– von Oliver Linder
Wir Menschen sind auf Gemeinschaft angewiesene Wesen. Von unseren ersten kleinsten Lebenszeichen im Mutterleib an, bis zu unserem letzten Atemzug sind wir Teil einer Gemeinschaft und benötigen Gemeinschaft. Von der Struktur unserer Zellen aufwärts brauchen wir Austausch mit dem, was uns umgibt und geben in das ab, was uns umgibt.
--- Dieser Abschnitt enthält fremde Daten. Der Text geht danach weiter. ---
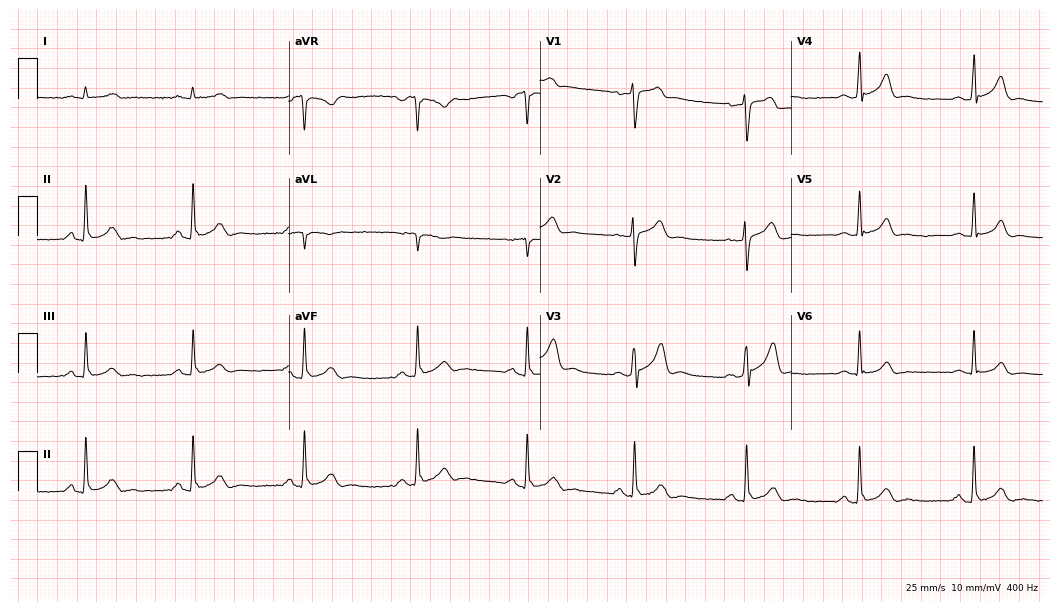
Standard 12-lead ECG recorded from a man, 44 years old. Read as a normal ECG.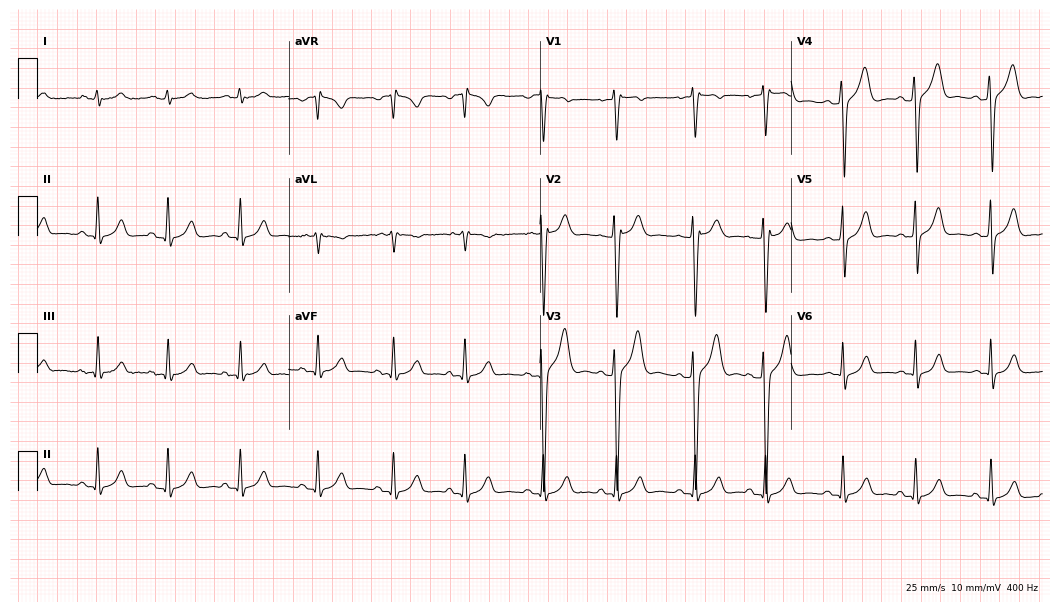
Resting 12-lead electrocardiogram (10.2-second recording at 400 Hz). Patient: a 26-year-old man. Read as a normal ECG.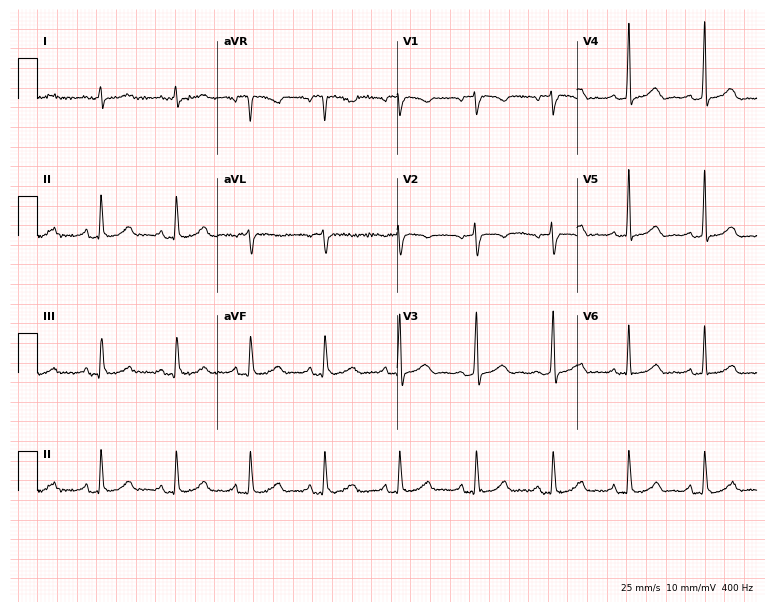
12-lead ECG from a female patient, 55 years old. No first-degree AV block, right bundle branch block (RBBB), left bundle branch block (LBBB), sinus bradycardia, atrial fibrillation (AF) or sinus tachycardia recorded for this tracing. Other findings, if any, are not listed.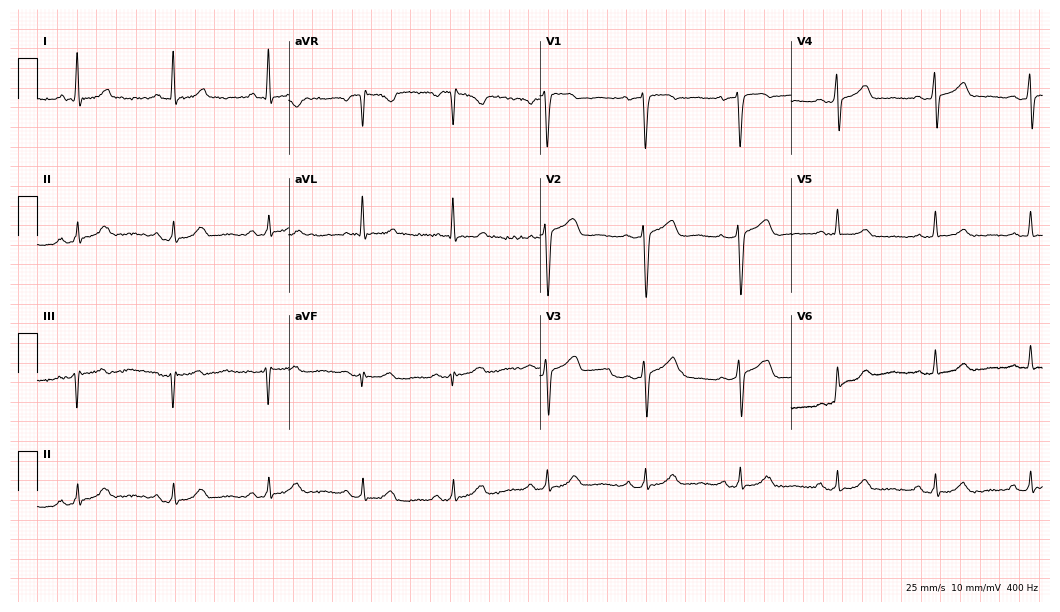
Standard 12-lead ECG recorded from a female, 56 years old. None of these six findings is recorded: first-degree AV block, right bundle branch block (RBBB), left bundle branch block (LBBB), sinus bradycardia, atrial fibrillation (AF), sinus tachycardia.

Das gilt ganz grundsätzlich in Bezug auf unsere Körperfunktionen und weitet sich in unser soziales Zusammenleben aus. Wir atmen Sauerstoff ein, den die Pflanzen bereitgestellt haben, wir geben CO2 ab, mit dem die Pflanzen Photosynthese betreiben. Wir essen und trinken, was draußen gewachsen ist, und es verlässt uns wieder etwas, das wir in den Kreislauf zurückgeben. Wir brauchen den Austausch mit andern, deren Fähigkeiten, das was uns zur Verfügung gestellt/geschenkt wird. In allem, was wir tun, stehen wir in Kontakt mit unserer Umwelt.1
Wenn das Thema Einsamkeit sich derzeit stark in den Medien niederschlägt, zeigt sich, dass wir in unsicheren Zeiten mit großen Umbrüchen leben und uns dadurch über diese Zusammenhänge klarer werden. Wir spüren, was wir grundsätzlich brauchen, um leben zu können. Fragen an die Versorgungszuverlässigkeit, an die Belastbarkeit unserer Lebensweise und Fragen der persönlichen Sicherheit drücken aus, dass wir in Abhängigkeit vom Äußeren leben. Von diesen Fragen ist es zum Thema Einsamkeit nicht weit, es ist letztlich eine andere Seite im selben Buch.
Radikale Bezogenheit
Als Erwachsenen ist uns unser Abhängig-Sein oft nicht bewusst, als Kinder und Jugendliche ist die Abhängigkeit existentiell allgegenwärtig. Kinder sind in allem, was sie tun, auf andere angewiesen, je jünger desto grundsätzlicher. Säuglinge sind in jeder Körperfunktion auf die Betreuungspersonen bezogen. Wenn mit dem Wachstum auch die Kreise über Kindergarten und Schule größer werden, bleiben Kinder in ihrem Bezugsrahmen auf Erwachsene angewiesen – auf deren Erlaubnis, Unterstützung, Wohlwollen und Liebe. In der Pubertät wendet sich die Aufmerksamkeit dann zwar zunehmend von der Ursprungsfamilie ab – der Lebensrahmen wird noch weiter – die Bezogenheit auf andere, die Notwendigkeit von Beziehungen aber bleibt. Die Abhängigkeit erstreckt sich weit über Beziehungsaspekte und schließt Fragen der materiellen und medizinischen Verantwortung sowie rechtliche Belange mit ein.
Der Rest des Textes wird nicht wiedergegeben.